12 penelitian sedangkan Wajib Pajak Badan juga rentan dengan tindakan enggan memenuhi kewajiban perpajakan. Oleh sebab itu peneliti terdorong untuk melakukan penelitian dengan judul Pengaruh Pelayanan Fiskus dan Sanksi Pajak terhadap Kepatuhan Wajib Pajak (Survei Persepsi Wajib Pajak Badan pada KPP Pratama Cimahi). 1.2 Rumusan Masalah Dari Uraian latar Belakang diatas, maka permasalahan yang dapat diidentifikasi adalah sebagai berikut : 1. Bagaimana pengaruh Pelayanan fiskus terhadap kepatuhan Wajib Pajak Badan pada KPP Pratama Cimahi 2. Bagaimana pengaruh Sanksi Pajak terhadap kepatuhan Wajib Pajak Badan pada KPP Pratama Cimahi 1.3 Maksud dan Tujuan Penelitian Maksud dari penelitian ini adalah untuk memperoleh data dan informasi mengenai Pelayanan Fiskus, Sanksi Pajak dan kepatuhan wajib pajak di KPP Pratama Cimahi serta untuk mengetahui apakah ada pengaruh sanksi pajak dan pelayanan fiskus terhadap kepatuhan wajib pajak badan.
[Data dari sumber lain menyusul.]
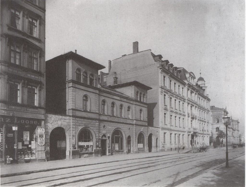 Leipzig: Die Hospitalstraße (heute Prager Straße), um 1910. Ganz rechts sieht man das Paket- und Zeitungspostamt, Prager Str. 4-10
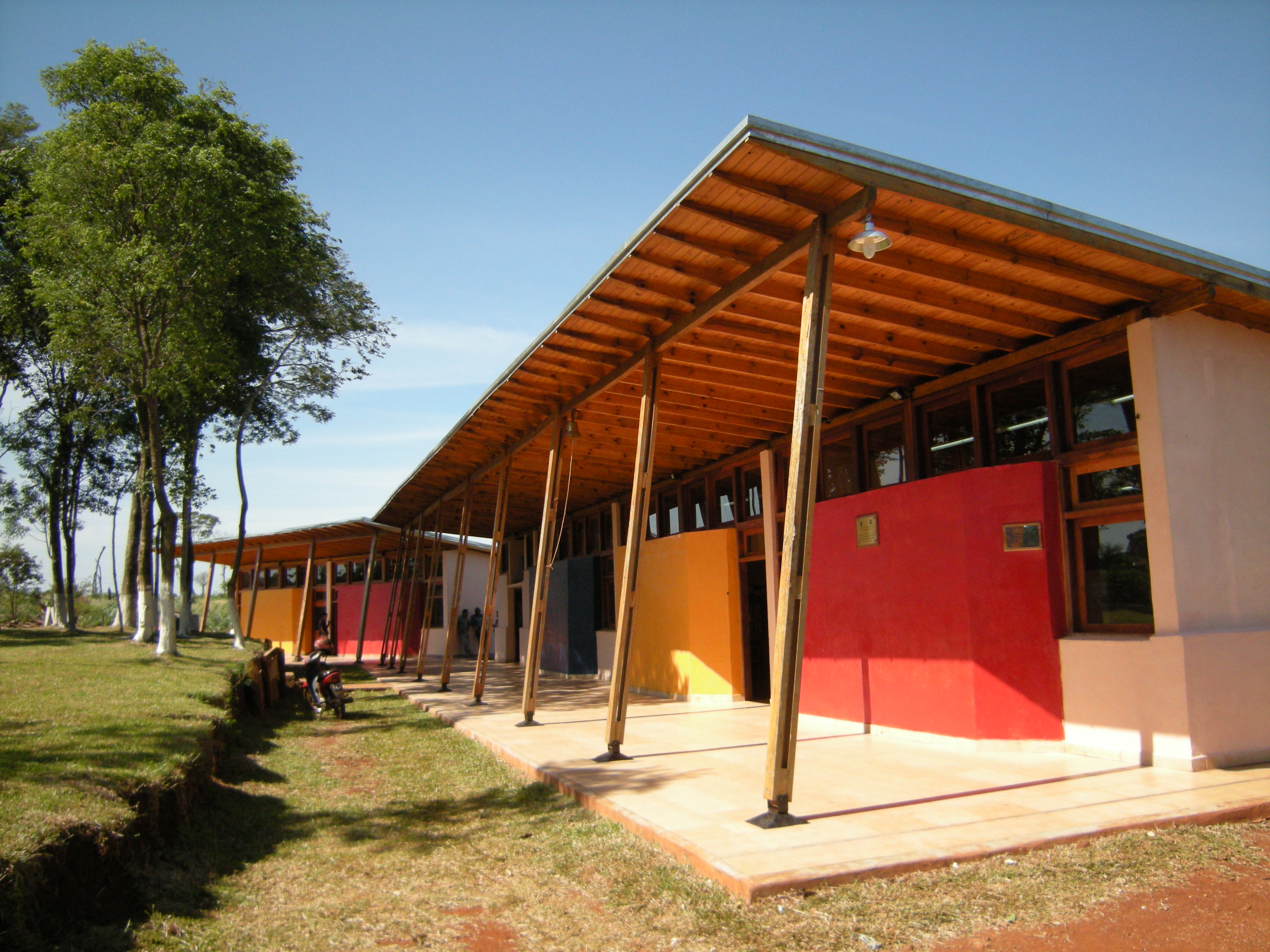 Escuela rural N° 892, “ex Andrés Guacurarí”, actual San Juan Bosco. El arquitecto Pablo Lavaselli obtuvo en 2010 el premio Bienal de la Sociedad Central de Arquitectos (SCA-CPAU) por esta obra. Se halla en el Departamento San Pedro, en la Provincia de Misiones, Argentina.

Dapat diuraikan beberapa tujuan dari penelitian ini adalah sebagai berikut : 1. Mengetahui bagaimana pengaruh Pelayanan Fiskus terhadap kepatuhan Wajib Pajak Badan pada KPP Pratama Cimahi 2. Mengetahui bagaimana pengaruh sanksi pajak terhadap kepatuhan wajib pajak Badan Pada KPP Pratama Cimahi 1.4 Kegunaan Penelitian Dari tujuan di atas penelitian ini diharapkan dapat berguna untuk a. Kegunaan Akademik Penelitian ini diharapkan dapat menjadi referensi bagi kalangan akademis baik itu lingkup pemerintahan maupun masyarakat pada umumnya dalam menambah pengetahuan mengenai faktor yang

13 mempengaruhi kepatuhan wajib pajak. serta menjadi masukan bagi peneliti peneliti selanjutnya dalam meneliti faktor-faktor yang mempengaruhi kepatuhan wajib pajak. Selain itu, dapat menambah pengetahuan wawasan penulis dari penelitian yang dilakukan dengan cara mengaplikasikan teori-teori yang didapat selama perkuliahan dalam pembahasan kepatuhan wajib pajak. b. Kegunaan Praktis Penelitian ini secara praktis diharapkan menjadi bahan masukan dan Sebagai kontribusi dalam usaha peningkatan kepatuhan wajib pajak bagi Pemerintahan (Lingkup Direjen Pajak), penelitian ini memberikan gambaran perihal variabel-variabel yang perlu diperhatikan dalam upaya untuk meningkatkan kepatuhan wajib pajak yang dalam penelitian ini adalah pelayanan fiskus dan sanksi pajak dan diharapkan penelitian dapat memberikan masukan mengenai tindakan yang dapat diambil pemerintah lingkup DJP guna meningkatkan kepatuhan Wajib Pajak.